The code will return results in following format:

[{'class_name': 'person', 'offset': (0.29248046875, 0.22509765625), 'size_percentage': 0.17861270904541016},  {'class_name': 'chair', 'offset': (0.59912109375, 0.083984375), 'size_percentage': 0.03147125244140625}]

Here class_name is the object name detected in the image, while offset is the location (center point) of where the object appears in the image, and the size_percentage is the size of the object that takes up how much percentage of the entire image.

See result of a sample image:

My colleague’s wedding last summer in New York City

Be aware, I’ve tried to replace the keras package with tensorflow.keras but failed due to the difference functionality between keras.engine and tensorflow.python.keras.engine translating to tensor shape errors occur while passing through custom keras layers. Thus, I didn’t touch the keras part other then upgrade the version.

Origin: R-CNN

Before Mask-RCNN, there were R-CNN, Fast R-CNN, and Faster R-CNN. R-CNN uses Selective Search that first generate all possible segments based on the image color and texture, then use greedy algorithm to consolidate similar ones. The approach is intuitive but costly.

Advancement: Fast R-CNN

Fast R-CNN, as an improvement, feed the input image to the CNN to generate a convolutional feature map only once per image instead of feeding every proposed regions which could be up to 2000. From the convolutional feature map, it identifies the region of proposals and warp them into squares and by using a RoI pooling layer reshape them into a fixed size so that it can be fed into a fully connected layer. From the RoI feature vector, we use a softmax layer to predict the class of the proposed region and also the offset values for the bounding box.

More Advancement: Faster R-CNN

While R-CNN & Fast R-CNN still use selective search to find out the region proposals, which is a slow and time-consuming process. It is also not a learning process, so it makes sense to replace it with object detection network that learns the region proposals end-to-end.

Similar to Fast R-CNN, the image is provided as an input to a convolutional network which provides a convolutional feature map. Instead of using selective search algorithm on the feature map to identify the region proposals, a separate network is used to predict the region proposals. The predicted region proposals are then reshaped using a RoI pooling layer which is then used to classify the image within the proposed region and predict the offset values for the bounding boxes.

Mask R-CNN based on Faster R-CNN

The Mask R-CNN algorithm builds on the Faster R-CNN architecture with two major contributions:

Replacing the ROI Pooling module with a more accurate ROI Align module
Inserting an additional branch out of the ROI Align module

This additional branch accepts the output of the ROI Align and then feeds it into two CONV layers.

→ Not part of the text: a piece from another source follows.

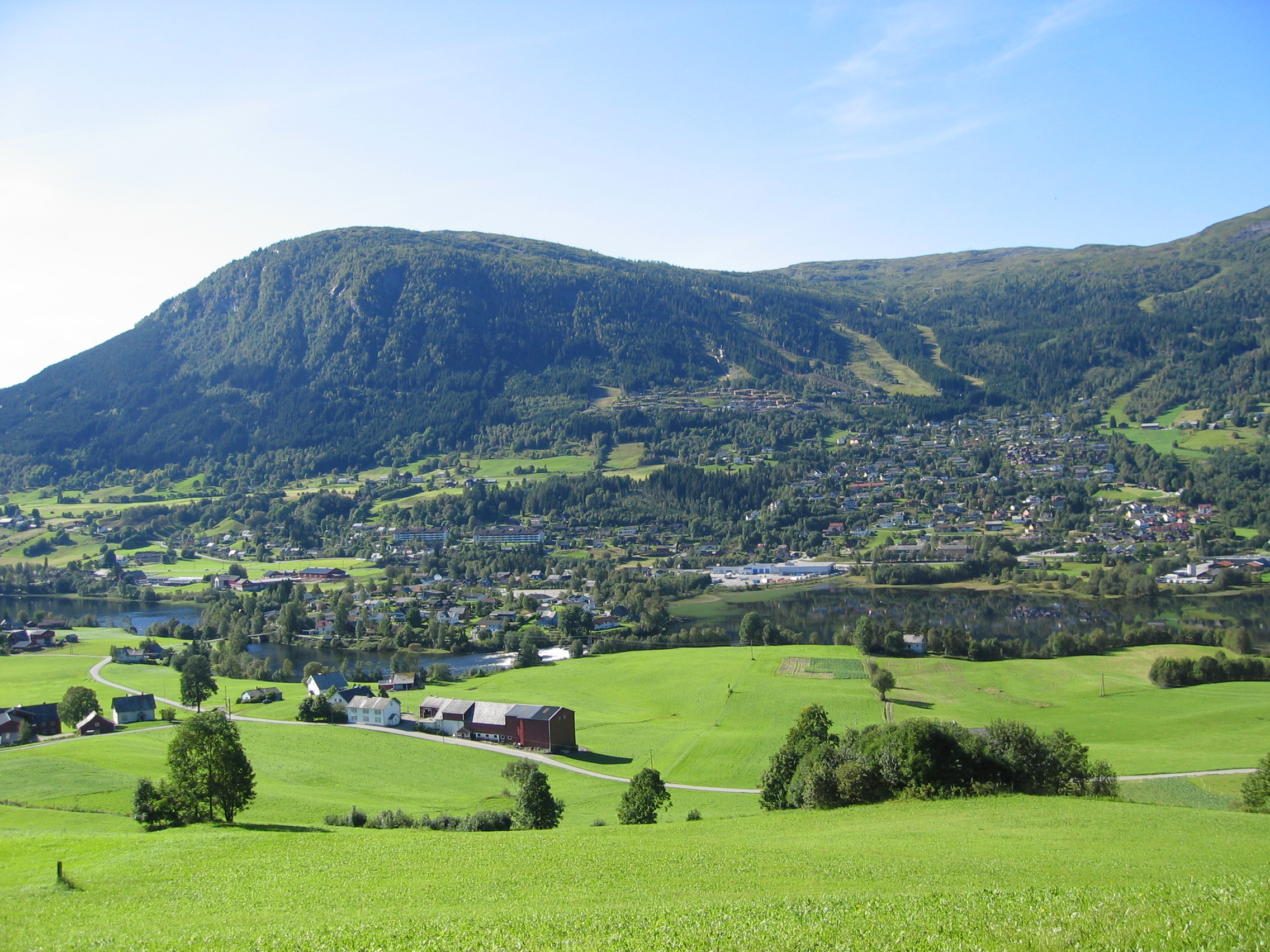 Skulestadmoen på Voss

The output of the CONV layers is the mask itself.

We can visualize the Mask R-CNN architecture in the following figure:

As we know, the Faster R-CNN/Mask R-CNN architectures leverage a Region Proposal Network (RPN) to generate regions of an image that potentially contain an object.

Each of these regions is ranked based on their “objectness score” (i.e., how likely it is that a given region could potentially contain an object) and then the top N most confident objectness regions are kept.

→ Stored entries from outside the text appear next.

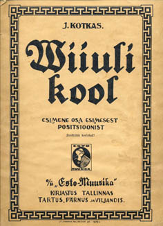 Wiiuli kool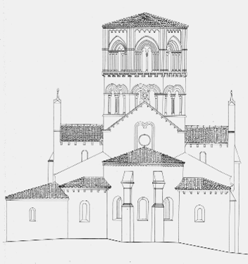 Plan du chevet de l'église romane d'Anzy-le-Duc réalisée en 1991 par le CEP en collaboration avec la faculté d'architecture de l'Université de Gdansk.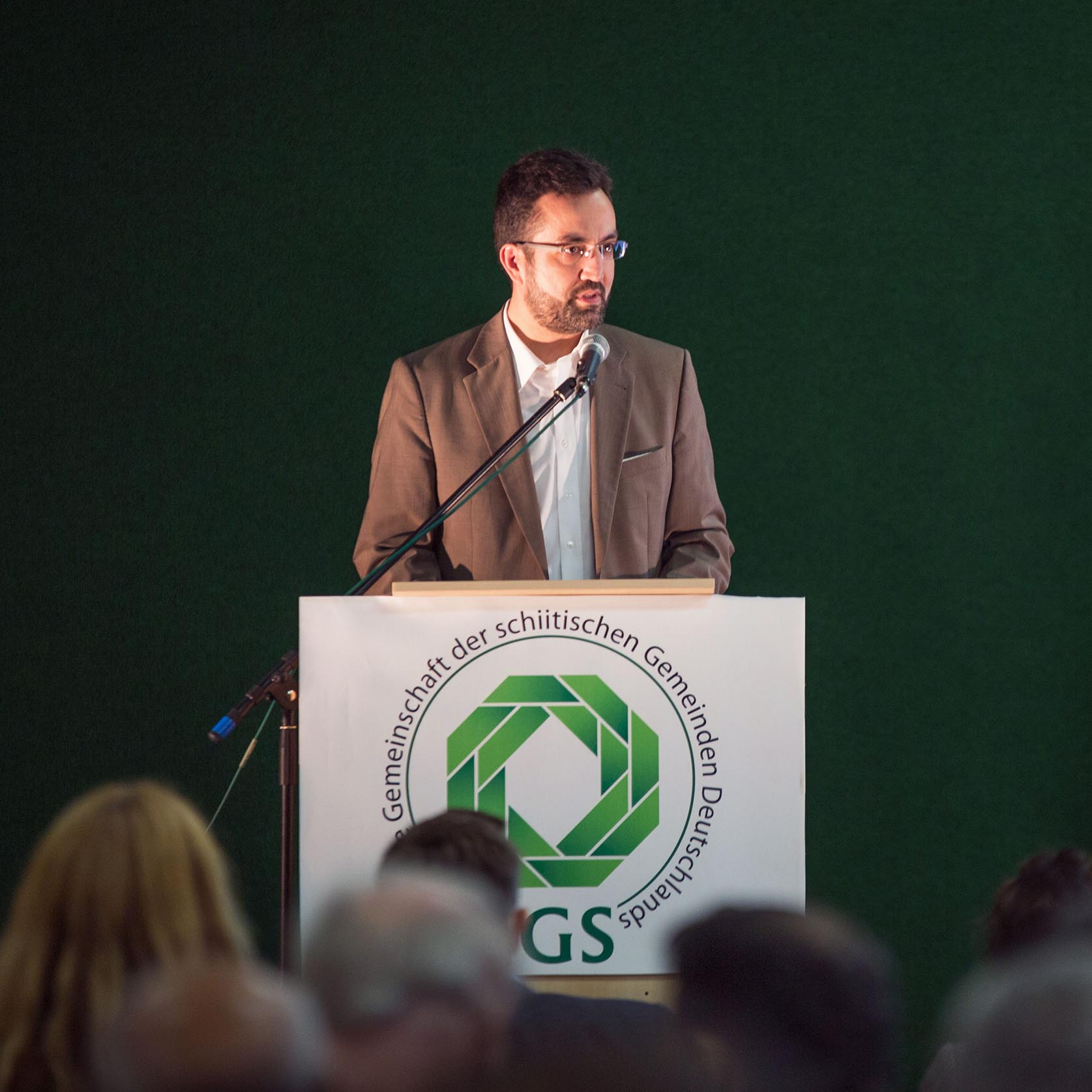 Ünal Kaymakci

In the original Faster R-CNN publication Girshick et al. set N=2,000, but in practice, we can use a smaller N, such as 300 and still obtain good results.

Each of the selected ROIs go through three parallel branches of the network:

Label prediction
Bounding box prediction
Mask prediction

During prediction, each of the 300 ROIs go through non-maxima suppression and the top 100 detection boxes are kept, resulting in a 4D tensor of 100 x L x 15 x 15 where L is the number of class labels in the dataset and 15 x 15 is the size of each of the L masks.

The Mask R-CNN we’re using here today was trained on the COCO dataset, which has L=80 classes, thus the resulting volume size from the mask module of the Mask R CNN is 100 x 80 x 15 x 15.

Conclusion

In this post, we’ve covered how to run the Mask R-CNN tensorflow implementation to get object segmentations with object type, location, and size information. We’ve also looked at the improvement from intuitively merging region proposals like R-CNN to end-to-end training pipelines like Faster R-CNN.